Your goal: In the records below, find the line holding "istruzione universitaria |" and the line holding "2011.0 | 15.493 |". Set down both, with every line between them, exactly.
━━ Data to examine
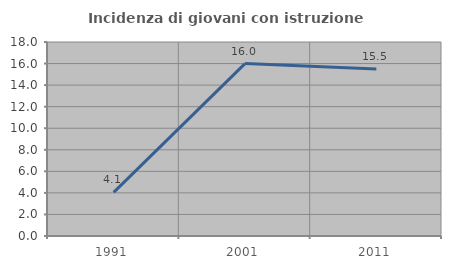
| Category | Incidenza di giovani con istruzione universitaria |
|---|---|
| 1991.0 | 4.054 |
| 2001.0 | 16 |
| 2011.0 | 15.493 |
━━━━
━━ Data to examine
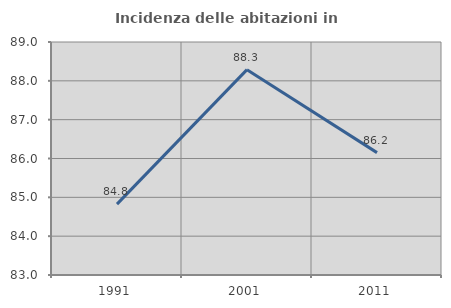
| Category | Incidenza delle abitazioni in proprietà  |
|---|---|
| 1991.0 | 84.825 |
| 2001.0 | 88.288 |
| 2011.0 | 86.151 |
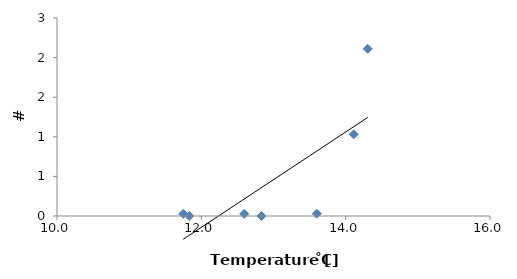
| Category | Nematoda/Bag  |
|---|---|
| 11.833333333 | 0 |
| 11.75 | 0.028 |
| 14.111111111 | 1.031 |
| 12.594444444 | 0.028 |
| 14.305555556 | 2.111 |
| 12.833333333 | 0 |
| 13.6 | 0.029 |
━━━━
Solution to this problem:
| Category | Incidenza di giovani con istruzione universitaria |
|---|---|
| 1991.0 | 4.054 |
| 2001.0 | 16 |
| 2011.0 | 15.493 |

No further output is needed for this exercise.